* **Data shown**
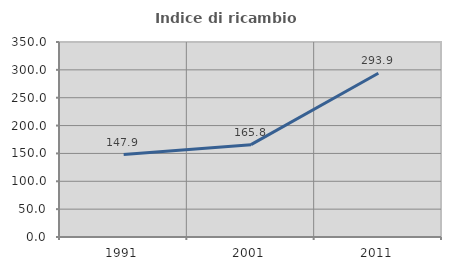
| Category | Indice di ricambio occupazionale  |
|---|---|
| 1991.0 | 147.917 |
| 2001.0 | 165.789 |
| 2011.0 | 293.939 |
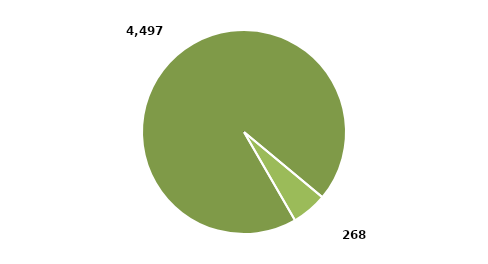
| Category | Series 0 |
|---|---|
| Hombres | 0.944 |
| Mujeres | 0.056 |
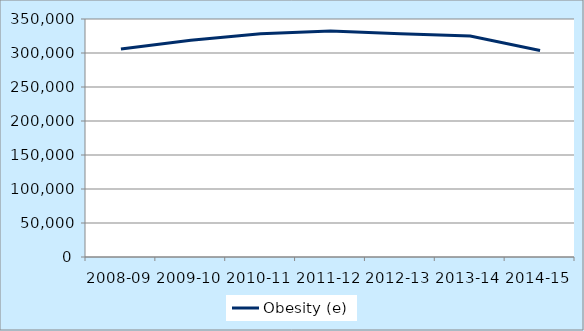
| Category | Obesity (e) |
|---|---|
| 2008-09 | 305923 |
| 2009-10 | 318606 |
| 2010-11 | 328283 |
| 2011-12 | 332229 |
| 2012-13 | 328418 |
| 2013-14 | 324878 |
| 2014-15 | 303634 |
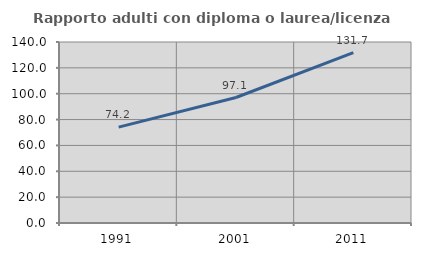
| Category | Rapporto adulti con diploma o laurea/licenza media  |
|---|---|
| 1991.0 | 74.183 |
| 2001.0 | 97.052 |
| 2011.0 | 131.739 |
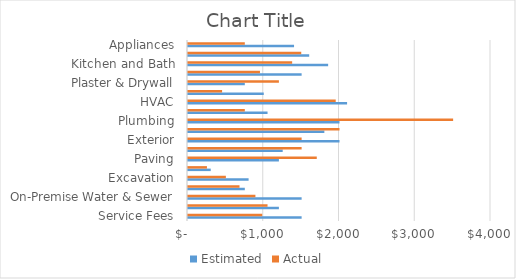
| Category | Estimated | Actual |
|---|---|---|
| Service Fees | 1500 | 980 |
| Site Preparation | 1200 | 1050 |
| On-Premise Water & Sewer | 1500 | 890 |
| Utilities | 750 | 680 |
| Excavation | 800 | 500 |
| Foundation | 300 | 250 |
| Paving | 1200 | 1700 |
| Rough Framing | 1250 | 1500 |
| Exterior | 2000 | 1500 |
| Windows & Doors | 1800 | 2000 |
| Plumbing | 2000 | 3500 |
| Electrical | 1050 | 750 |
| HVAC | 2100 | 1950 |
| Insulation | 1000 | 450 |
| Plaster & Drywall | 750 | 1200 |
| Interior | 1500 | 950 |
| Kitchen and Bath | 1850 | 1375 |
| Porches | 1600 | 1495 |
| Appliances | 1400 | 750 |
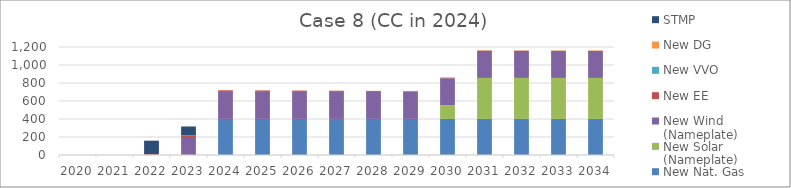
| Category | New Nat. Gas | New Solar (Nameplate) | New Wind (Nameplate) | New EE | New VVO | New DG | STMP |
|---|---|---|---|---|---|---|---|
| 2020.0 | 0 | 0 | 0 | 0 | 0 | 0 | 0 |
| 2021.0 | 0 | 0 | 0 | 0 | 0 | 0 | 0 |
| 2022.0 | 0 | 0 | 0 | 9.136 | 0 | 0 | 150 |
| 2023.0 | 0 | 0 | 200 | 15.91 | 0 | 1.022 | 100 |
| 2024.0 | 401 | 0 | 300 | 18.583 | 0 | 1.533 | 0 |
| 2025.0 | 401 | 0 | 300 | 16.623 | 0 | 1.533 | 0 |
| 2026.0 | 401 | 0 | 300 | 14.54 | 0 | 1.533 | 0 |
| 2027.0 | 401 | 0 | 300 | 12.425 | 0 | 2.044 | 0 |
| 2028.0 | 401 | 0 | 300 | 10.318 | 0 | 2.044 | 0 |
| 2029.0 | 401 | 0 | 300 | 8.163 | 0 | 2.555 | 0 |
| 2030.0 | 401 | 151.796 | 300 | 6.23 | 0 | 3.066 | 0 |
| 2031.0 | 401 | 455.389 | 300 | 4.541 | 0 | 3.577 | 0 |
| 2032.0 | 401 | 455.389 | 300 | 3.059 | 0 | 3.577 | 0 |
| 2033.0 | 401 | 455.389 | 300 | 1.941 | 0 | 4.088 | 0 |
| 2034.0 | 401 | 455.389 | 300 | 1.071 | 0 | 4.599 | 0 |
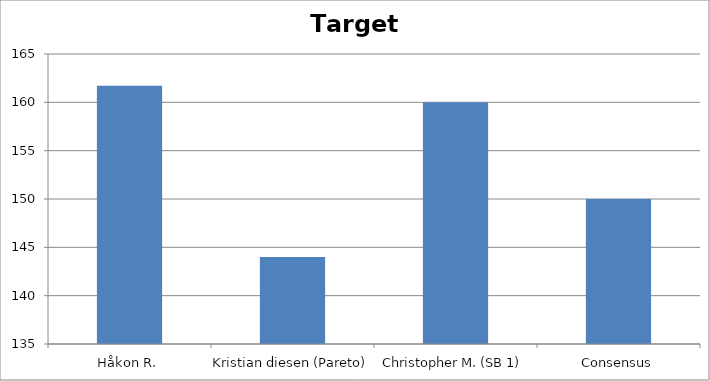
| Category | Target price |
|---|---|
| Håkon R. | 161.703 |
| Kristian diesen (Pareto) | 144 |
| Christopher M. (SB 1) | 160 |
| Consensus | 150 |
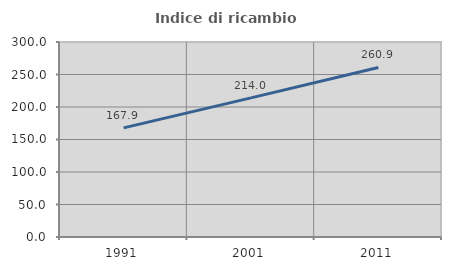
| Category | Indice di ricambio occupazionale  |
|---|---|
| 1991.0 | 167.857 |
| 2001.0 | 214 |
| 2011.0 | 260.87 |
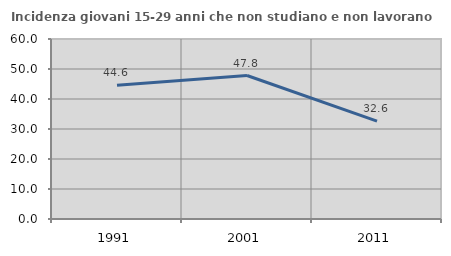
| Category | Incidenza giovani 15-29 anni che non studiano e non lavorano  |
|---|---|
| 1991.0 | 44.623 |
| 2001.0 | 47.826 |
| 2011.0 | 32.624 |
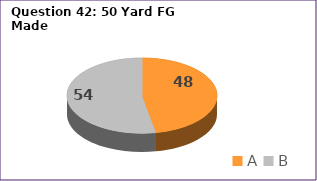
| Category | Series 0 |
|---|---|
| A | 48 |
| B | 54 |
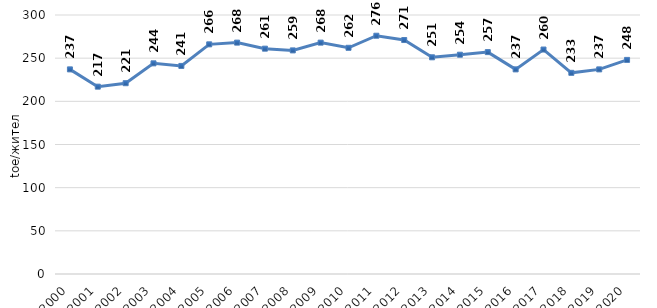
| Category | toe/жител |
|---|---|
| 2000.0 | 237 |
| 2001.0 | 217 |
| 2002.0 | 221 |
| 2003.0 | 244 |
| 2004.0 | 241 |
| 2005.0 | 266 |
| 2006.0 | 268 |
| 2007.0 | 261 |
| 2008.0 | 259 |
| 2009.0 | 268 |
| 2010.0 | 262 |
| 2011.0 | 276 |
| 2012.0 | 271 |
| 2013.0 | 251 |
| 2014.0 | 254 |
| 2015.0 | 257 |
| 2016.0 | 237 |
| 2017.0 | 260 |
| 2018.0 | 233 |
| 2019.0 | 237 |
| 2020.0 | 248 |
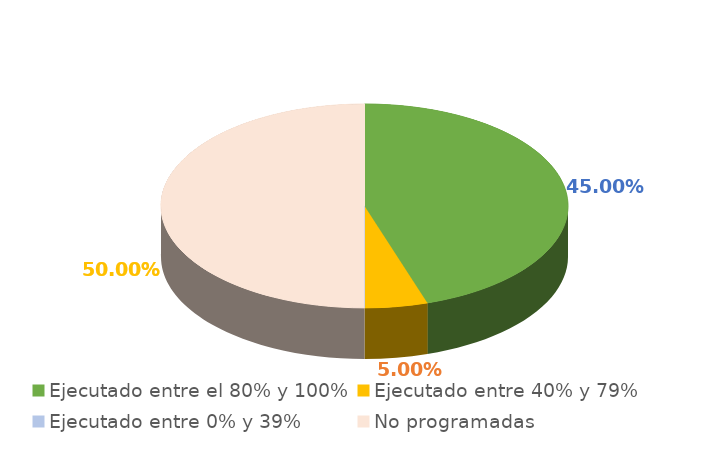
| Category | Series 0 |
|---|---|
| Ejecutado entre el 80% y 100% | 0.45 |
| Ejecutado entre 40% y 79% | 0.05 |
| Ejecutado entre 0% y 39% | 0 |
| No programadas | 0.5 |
* * *
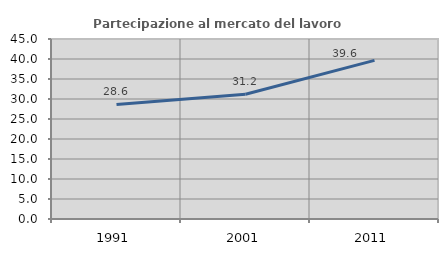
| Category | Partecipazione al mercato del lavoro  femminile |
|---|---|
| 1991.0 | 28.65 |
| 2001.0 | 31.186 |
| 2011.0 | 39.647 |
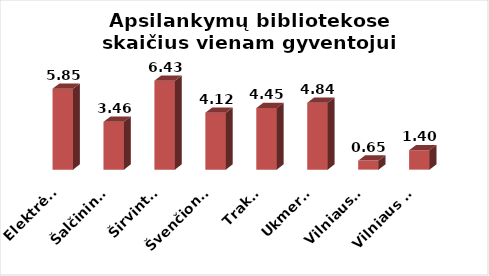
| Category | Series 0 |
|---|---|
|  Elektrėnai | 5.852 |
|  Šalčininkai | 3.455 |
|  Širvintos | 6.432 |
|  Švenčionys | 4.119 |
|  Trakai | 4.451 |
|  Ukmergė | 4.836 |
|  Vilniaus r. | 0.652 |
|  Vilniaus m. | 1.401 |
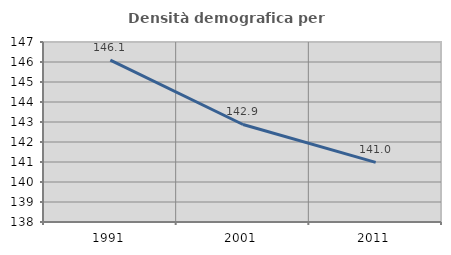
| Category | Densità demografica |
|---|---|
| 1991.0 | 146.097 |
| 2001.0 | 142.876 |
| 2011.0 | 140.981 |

* **Problem**
Search the entries above for the string "entre", and report each line where it occurs.

* **Solution for this task**
| Ejecutado entre el 80% y 100% | 0.45 |
| Ejecutado entre 40% y 79% | 0.05 |
| Ejecutado entre 0% y 39% | 0 |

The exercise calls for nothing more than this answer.